Кто они, жители Старого Континента, — мудрые европейцы, ненавидящие войну и говорящие «прощай» оружию? Или европейцы, разочаровавшиеся во всех приключениях — крестовых походах, колониальных завоеваниях, нескончаемом научном поиске, — по привычке дорожащие своими свободами, не способные объединиться ни для самозащиты, ни для созидания? Переживут ли они без жестоких распрей и не опустив руки годы экономического спада или стагнации, которые, возможно, еще ожидают их до окончания этого столетия? В разные дни и в зависимости от настроения я склоняюсь то к одному, то к другому ответу.

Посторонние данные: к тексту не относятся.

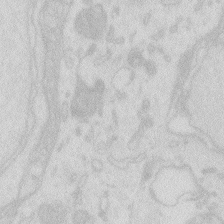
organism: Zebrafish
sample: Macrophage
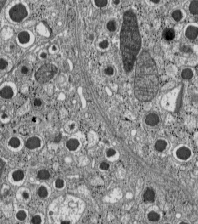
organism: C57BL Mouse
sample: Pancreatic islet
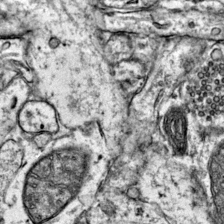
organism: Mouse
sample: Primary visual cortex
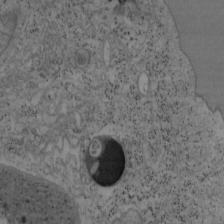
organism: Mouse
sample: OT-I killer T cells with ID8 ovarian cancer cells
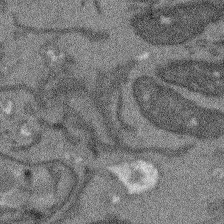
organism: Arabidopsis thaliana
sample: Root tip
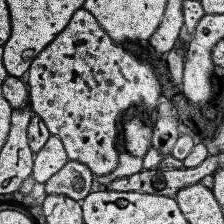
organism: Human
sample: Temporal Lobe
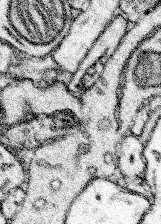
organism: Mouse
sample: Somatosensory cortex neuropil
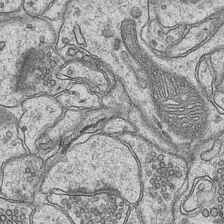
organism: Mouse
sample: CA1 Hippocampus
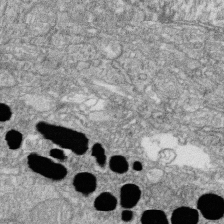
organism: Zebrafish
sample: Cilia; retinal pigment epithelium
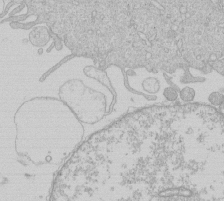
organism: Human
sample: Macrophage cells
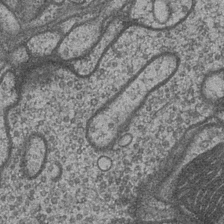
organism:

Ницше, этот последний метафизик Запада, по определению Хайдеггера, и сам Хайдеггер, ищущий смысл нашей эпохи по отношению к истории философии, добавляют новое измерение к нашим историческим диагнозам. Но много ли мы узнаём от них о нашем будущем? От чего больше зависит судьба Западной Европы — от гибели богов или от падения рождаемости? Я сохранил достаточно вкуса к философским размышлениям, чтобы не давать категорического ответа на эти вопросы.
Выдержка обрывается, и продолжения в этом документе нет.